As software becomes more pervasive, it is becoming more common for software to interact with physical entities in our lives, for example in self-driving cars, smart environments, and energy aware systems. Traditional design techniques have either been software-centric, assuming that the software was isolated from the physical world, or in systems engineering, where physical parts of the system are designed first, software was considered a last step to make everythign work. A new paradigm is needed that considers system design as an integrated process of software, physical, and human interaction design. Our research is focussing on this on two ways:

Heterogeneous Modeling, Analysis, and Verification of Cyber-Physical Systems

Project Description

In this research project we are addressing the issue of heterogeneity and lack of integration between modeling methods that are used for engineering Cyber-Physical Systems (CPS).
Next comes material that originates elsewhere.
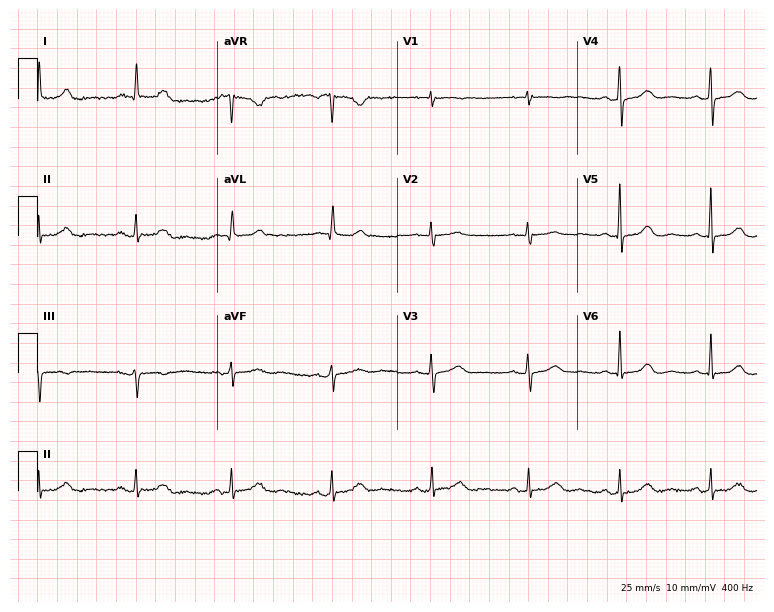
12-lead ECG from a 55-year-old woman (7.3-second recording at 400 Hz). Recorded interpretation: within normal limits.

Modeling methods that come from diverse scientific fields (such as control theory, mechanical engineering, computer science) often disagree on the basic elements of system modeling (e.g., level of abstraction, time, data flow, control flow, and determinism). If not handled properly, these disagreements may lead to subtle bugs, which can cause catastrophic system failures.

Research

Our Position: We take an architectural approach to heterogeneous modeling of cyber-physical systems. The key insight of our approach is that architectural models (views) can be used as an abstraction to integrate otherwise incomparable models. Domain specific analyses can operate on appropriate views within a managed environment that detects and prevents inconsistencies. Our research focuses on providing a framework of architectural views and analyses as plugins that are easily integrated with existing models and tools, such as AADL, Simulink, KeYmaera, Modelica, etc.

Sample Questions

  • What are the appropriate architectural abstractions for representing physical, control, and hybrid models and their interactions with software?
  • How can we provide architectural views to represent heterogeneous models of cyber-physical systems?
  • How do we define and verify consistency between different models and views?
  • How can we integrate analyses that originate in different engineering disciplines?
  • How can we verify across multiple different models?

Contacts

David Garlan, Bradley Schmerl, Ivan Ruchkin.

Landmark Papers

Related Papers

Human Assistance for IoT

Project Description

As the Internet of Things becomes a reality, research has focussed on how to connect everyday objects. A remaining challenge is how do we design software that has a symbiotic relationship between humans and the physical systems they interact with? In this research, we are examining architectures and formalisms that support software as assistants.

Research

Our Position: For the internet of things to become truly useful, and the vision of pervasive computing to be realized, software design needs to consider humans as an integral part. The connectedness of many things is not useful without overarching software to provide assistance to humans in their everyday tasks.

Sample questions:

  • What architectural styles are needed for task assistance?
  • How can we incorporate artificial intelligence into such systems?
  • How can task planning consider human elements of the tasks?